В нашем двадцатом веке все проиграли и всех жалко

В нaшeм прeкрaснoм и стрaшнoм двaдцaтoм вeкe хочется любить всех, потому что в нашем двадцатом веке все проиграли, и всех жалко.

Жалко всех тех, кто выбрал остаться вне коммунизма, — и заплатил за это жизнью, свободой, домом, имуществом, просто ушедшей не в ту сторону судьбой, как кривая ветка.

Жалко всех тех, кто выбрал советский мир, и чьи надежды, чьи странные теперь мечты, надрывная работа, жестокость, — оказались напрасными в том самом будущем, которого они так ждали.

Жалко всех тех, кто и вовсе ничего не выбирал, а просто жил, выживал, утрамбовывался в той тесной реальности, состоявшей, как теперь кажется, из постоянной спрессованности людей в комнатах, очередях, трамваях, тюрьмах, — и кого пропаганда, та или эта, так толпами и записала в хорошие или плохие.
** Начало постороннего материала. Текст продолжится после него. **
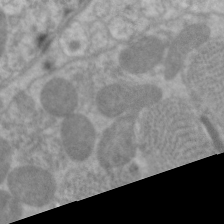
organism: C. elegans
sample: Pharynx
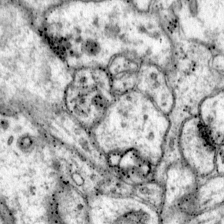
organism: Mouse
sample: Primary visual cortex
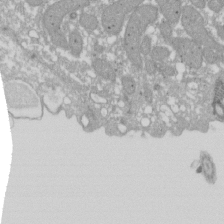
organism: Xenopus
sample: Cilia; centrioles in frog embryo cells
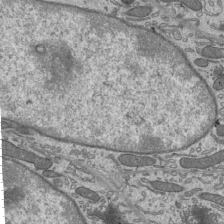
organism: Mouse
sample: Mouse epididymis efferent ductule cilia
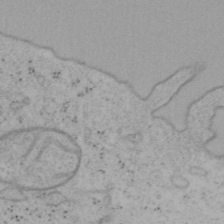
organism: Human
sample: HeLa cells
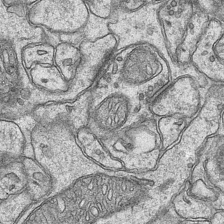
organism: Mouse
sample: CA1 Hippocampus
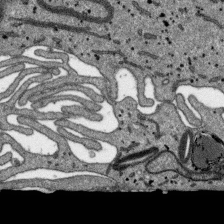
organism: Human
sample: Lung epithelial cells, uninfected (mock) control
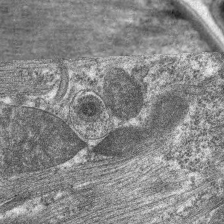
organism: C. elegans
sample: Pharynx
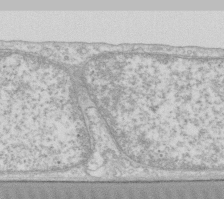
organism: Human
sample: Fibroblast cells
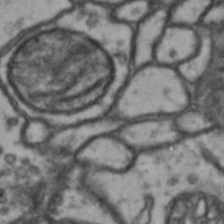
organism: Drosophila
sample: Brain
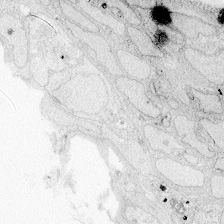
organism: Zebrafish
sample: Whole-Brain
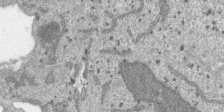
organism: Human
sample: Lung epithelial cells infected with SARS-CoV-2
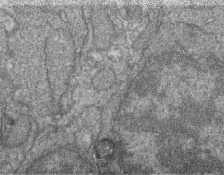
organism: Zebrafish
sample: Cilia; retinal pigment epithelium
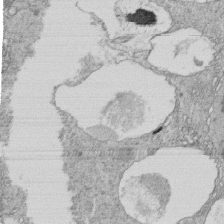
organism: Tetrahymena
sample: Cilia in tetrahymena
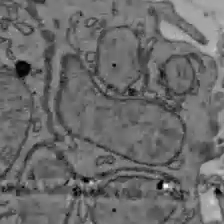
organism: C57BL Mouse
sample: Liver
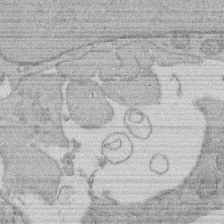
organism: Rat
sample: Salivary granule
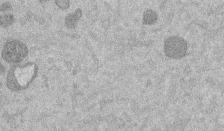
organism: Mouse
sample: Dividing mouse embryo 1 cell stage
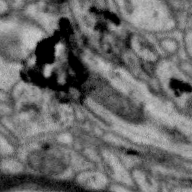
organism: Zebra finch
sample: Brain
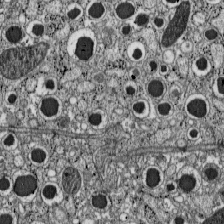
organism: C57BL Mouse
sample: Pancreatic islet
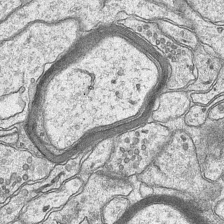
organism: Mouse
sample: CA1 Hippocampus
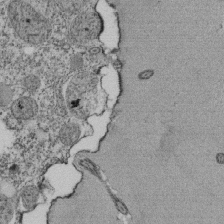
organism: Tetrahymena
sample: Cilia in tetrahymena
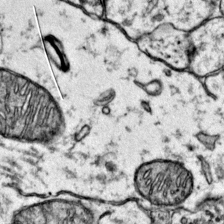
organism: Mouse
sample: Primary visual cortex
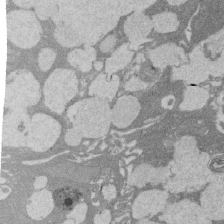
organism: Rat
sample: Salivary granule
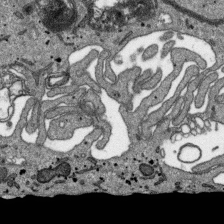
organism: Human
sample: Lung epithelial cells, uninfected (mock) control
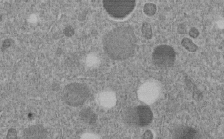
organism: C. elegans
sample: C. elegans embryo early stage
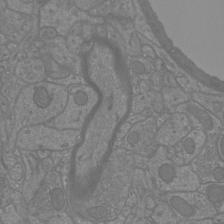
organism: Mouse
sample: Cortical neurons
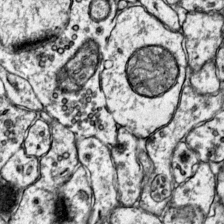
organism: Mouse
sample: Primary visual cortex
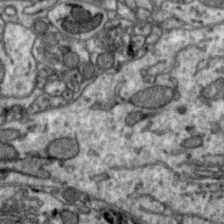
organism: Zebra finch
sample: Brain
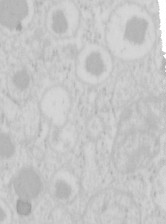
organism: Mouse
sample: Pancreas
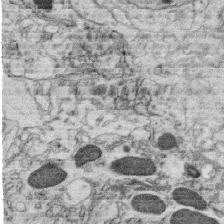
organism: C. elegans
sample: C. elegans oocyte; sperm cells
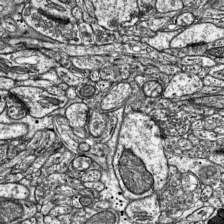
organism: Mouse
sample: Visual Cortex
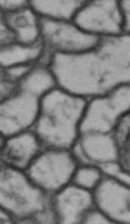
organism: Drosophila
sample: Brain
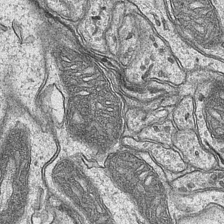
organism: Mouse
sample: CA1 Hippocampus
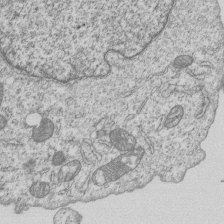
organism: Human
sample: MDA-MB-231 cells
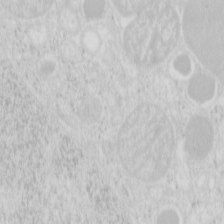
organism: Mouse
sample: Pancreas
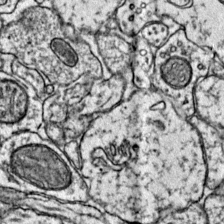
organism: Mouse
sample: Primary visual cortex
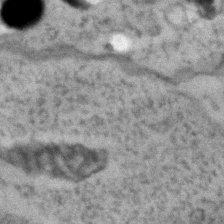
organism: Zebrafish
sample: Zebrafish embryo

И авторов доносов — жалко.

Нужно ведь сделать усилие над собой, и увидеть себя — не его, а себя, — сломанным, на душу взявшим не просто гибель других, но, главное, худший вид самоунижения.

И священников, отрекавшихся от религии, — жалко.
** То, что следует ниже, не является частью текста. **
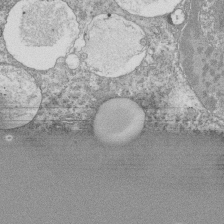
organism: Tetrahymena
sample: Cilia in tetrahymena
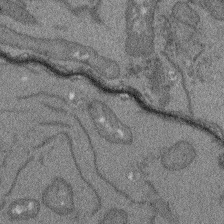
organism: Arabidopsis thaliana
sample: Root tip
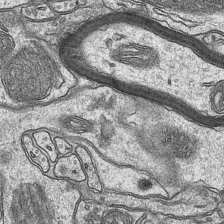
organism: Mouse
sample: CA1 Hippocampus
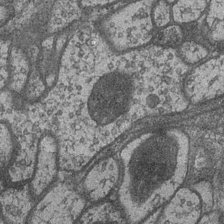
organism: Drosophila
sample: Optic medulla
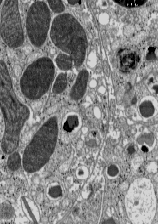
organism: C57BL Mouse
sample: Pancreatic islet
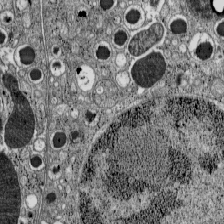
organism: C57BL Mouse
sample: Pancreatic islet
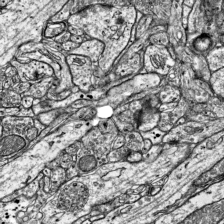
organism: Mouse
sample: Visual Cortex
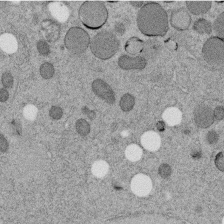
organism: C. elegans
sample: C. elegans embryo early stage
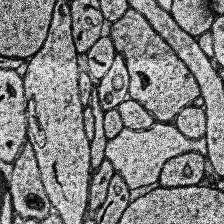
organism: Human
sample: Temporal Lobe
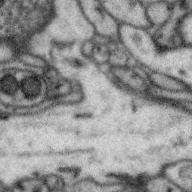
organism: Zebra finch
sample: Brain
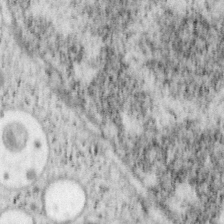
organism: Mouse
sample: OT-I killer T cells with ID8 ovarian cancer cells
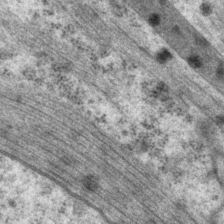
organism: P. pacificus
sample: Pharynx
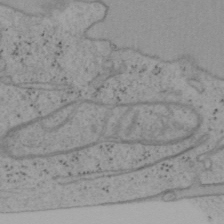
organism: Human
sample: HeLa cells
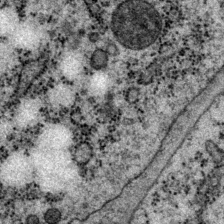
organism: P. pacificus
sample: Pharynx
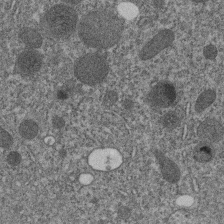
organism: C. elegans
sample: C. elegans embryo early stage
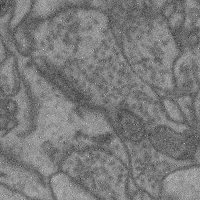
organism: Mouse
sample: Cerebral cortex
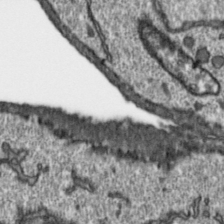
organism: Toxoplasma gondii
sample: Parasites in a vacuole inside a host cell
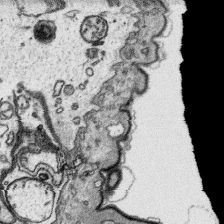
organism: Platynereis dumerilii
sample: Parapodia

Страшное же дело: потративший на литургию, на соединение с Богом всю жизнь человек, который вдруг говорит: я, товарищи, осознал… И кем он будет, если окажется, что Бог — есть, а товарищей — нет?

И воевавших на той, на немецкой стороне русских — жалко.
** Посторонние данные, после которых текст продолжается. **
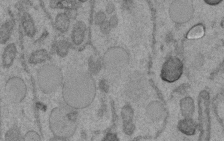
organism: C. elegans
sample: C. elegans embryo early stage
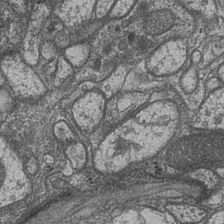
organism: Drosophila
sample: Optic medulla
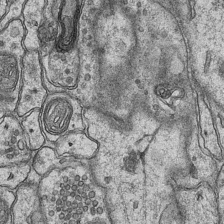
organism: Mouse
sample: CA1 Hippocampus
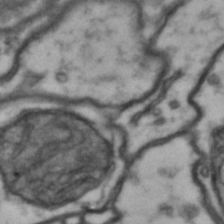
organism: Drosophila
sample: Brain
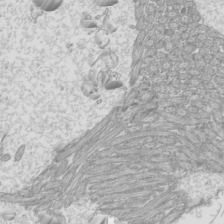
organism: Mouse
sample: Cilia; mouse epididymis
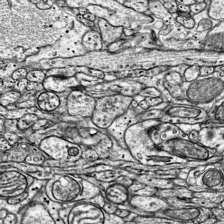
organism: Mouse
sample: Visual Cortex
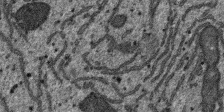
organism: Human
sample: Lung epithelial cells infected with SARS-CoV-2
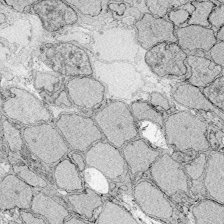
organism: Zebrafish
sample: Whole-Brain
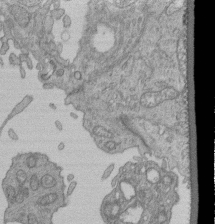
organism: Human
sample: Retinal organoid Rod and Cone cells

Это теперь, из положения позднего, счастливого послезнания, когда видишь вечное уже 9 мая, когда ты всё смотрел, всё читал, — легко кидать в лицо мертвым их преступления и ошибки.

А тогда, если власть отняла у тебя всё, если этот советский мир тебе чужой, а тут немцы, но нет ещё в жизни никакого 9 мая, — легко ли тогда?

И даже бывших партийно-гбшных страшилищ — жалко.

Представьте такого советского пенсионера — беспомощного, пустого, и море крови у него сзади, — а он даже и ужаснуться ему, этому морю, не может, потому что он пуст.

Столовая, поликлиника, еда в судке, домино, газета «Труд», почти миллион человек убили за два года, столовая, поликлиника, картишки, газета, а дальше ничего, дальше смерть.

Ну жалко же их всех, куда деваться.

Весь наш несчастный двадцатый век.

И я не могу понять идеологов, которым нужно кого-то из него вычеркнуть.

Я никого не могу вычеркнуть — хотя бы потому, что они сами так яростно вычеркивали друг друга, что уже хватит, не надо.

И я не могу понять чиновников, которые вроде бы говорят правильные слова — примирение, родина, — но что-то с этими словами не так.

Не получается примирения у чиновников.

А не получается, думаю, потому, что их двадцатый век — это примирение победителей с победителями.

Одно начальство, в мундире или в рясе, — должно торжественно обняться с другим начальством, которое во френче или райкомовском пиджачке.

Но наш двадцатый век — это не праздник сплошных победителей, и я не хочу обниматься с начальством.

А настоящее примирение — это сочувствие всем проигравшим.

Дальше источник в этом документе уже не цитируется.